This column has joined other observers in sounding the alarm about our failing schools, both lower education (The Washington Times, June 1, 2014) and higher education (The Washington Times, August 12, 2014). The widely quoted OECD (Organization of European Cooperation and Development) study, “The Program for Student Assessment” ranks our 15-year-olds 29th in the 65 countries it studied. Another even more frightening statistic is the dropout rate of American high school students at 7,000 PER DAY! That equates to 25 percent of the entire population. This at a time when securing a job and certainly advancing in most careers depends increasingly on education and training.
The individuals who make up this 25 percent of the population will attempt to enter the workforce without even a high school education. In our ever more complex and specialized economy, these youngsters are condemning themselves to menial jobs with little chance of advancing to a prosperous middle class career. Worse yet, 39 percent may not be able to find or hold a job at all, leaving them as wards of the government.
Thus, we begin the coming era by disqualifying 25 percent of our population from entry into the middle class.
But what about the students who do receive their high school diplomas? An interesting study by the National School Boards Association found that, by age 26, 88 percent of high school graduates had at one time or another attended a two-year or four-year college. This finding makes one thing clear: The message about the value of a college education to one’s career has gotten through to today’s students. However, a competing statistic from the U.S. Department of Education shows that only 18 percent of ninth graders complete a college degree with 10 years (approximately age 25). So, many students try college but few finish.
A statistical profile of American education provides a basis for discussion, but it leaves a host of questions. Why is the dropout rate so high? How can we afford to waste the talents and energy of nearly one-quarter of our population? Why is our prison population greater than our high schools? Why do so many students drop out of college? Why are so few middle class kids accepted to medical schools? Why — when everyone knows that we live in an information age turning into a “digital” age — do so few American students graduate with doctorates in science, mathematics or engineering?

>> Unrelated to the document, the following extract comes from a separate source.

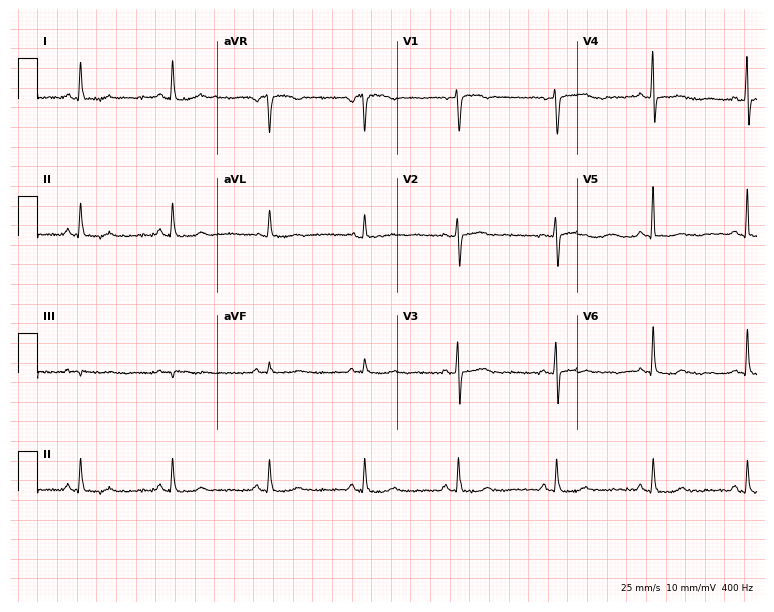
Standard 12-lead ECG recorded from a 70-year-old female patient (7.3-second recording at 400 Hz). Read as a normal ECG.

No one knows the answers to all these questions. There are too many different kinds of problems for any one solution. Yet that is what we have.
The key reason for the stagnation in American schools is the government monopoly of public education. Once the government — even local government — gets involved in anything, the fastest growing segment of that enterprise quickly becomes the bureaucracy, in this case, principals, assistant principals, superintendents, assistant superintendents, assistants to the assistant superintendents, etc., etc., etc. In addition, American schools are controlled by unionized teachers, licensed by State Boards of Education, and intellectually dominated by the remarkably similar university Schools of Education throughout the country. The interrelatedness of all these institutional influences leaves the local school boards able to do little more than hire and fire superintendents and provide the funding for ever-increasing budgets.
What we need is an American education revolution. The OECD might love the standardization of education in tiny Singapore and Shanghai (top rankings in their assessment), but our American culture was built on creativity and competition. America is too big and too diverse for “one size fits all” education. Yet this is what we have. What we need is experimentation with different approaches to different challenges. Charter schools, home schooling, and limited voucher programs have shown the way. It is time to act on what we have learned from these experiences.
The answer is not the curriculum, the teachers, the books, or the facilities. The answer is to change the way the American institution of education is organized.
The way to accomplish this goal has been pioneered by school vouchers. The new principle for overhauling our educational system is this: the money should follow the child, not the school.
This approach puts parents in charge of the child’s education, rather than the State, rather than the teachers, principals, or superintendents. With each child carrying a publicly funded voucher, many experiments with educational strategies will be tried. The successful schools will be easy to spot – they will be the ones with the most students. Likewise, teacher evaluation will be vastly simplified — the best teachers are the ones with the greatest parent support. (One note on teachers’ unions: Collective bargaining does not go away, but the rules on tenure will have to change.)
We are amused by the answers to Jay Leno’s and Jesse Watters’ and Jimmy Kimmel’s questions to the kids on the streets. But what if those funny, stupid answers are all the coming generation really knows? America as we know it will not survive. The middle class will become extinct. America will become an oligarchy of the few, the knowing, the wealthy.
The rest of us will be hoeing our gardens.